You are viewing a plain text version of this content. The canonical link for it is here.
Posted to user@spark.apache.org by Ladle <la...@tcs.com> on 2015/08/12 12:28:41 UTC

Is there any tool that i can prove to customer that spark is faster then hive ?

Hi ,

I have build the the machine learning features and model using Apache spark.

And the same features i have i build using hive,java and used mahout to run
model.

Now how can i show to customer that Apache Spark is more faster then hive.
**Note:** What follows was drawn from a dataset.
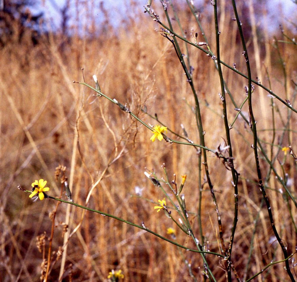 Binsen-Knorpellattich (Chondrilla juncea L.), Korbblütler (Asteraceae) - Österreich/Austria/Autriche: Niederösterreich, Weinviertel, Pulkautal, N Zellerndorf

Is there any tool that shows the time ?

Regards,
Ladle



--
View this message in context: http://apache-spark-user-list.1001560.n3.nabble.com/Is-there-any-tool-that-i-can-prove-to-customer-that-spark-is-faster-then-hive-tp24224.html
Sent from the Apache Spark User List mailing list archive at Nabble.com.
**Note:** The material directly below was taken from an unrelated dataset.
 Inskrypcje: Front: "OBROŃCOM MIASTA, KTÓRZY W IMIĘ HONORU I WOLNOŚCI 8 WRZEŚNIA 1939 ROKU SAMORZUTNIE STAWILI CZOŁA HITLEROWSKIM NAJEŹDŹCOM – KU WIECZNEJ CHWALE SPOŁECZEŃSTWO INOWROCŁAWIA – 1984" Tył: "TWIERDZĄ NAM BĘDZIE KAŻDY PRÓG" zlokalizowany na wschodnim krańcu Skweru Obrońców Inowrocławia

---------------------------------------------------------------------
To unsubscribe, e-mail: user-unsubscribe@spark.apache.org
For additional commands, e-mail: user-help@spark.apache.org


Re: Is there any tool that i can prove to customer that spark is faster then hive ?

Posted by Gourav Sengupta <go...@gmail.com>.
You might also need to consider the maturity of SPARKSQL vs HIVEQL.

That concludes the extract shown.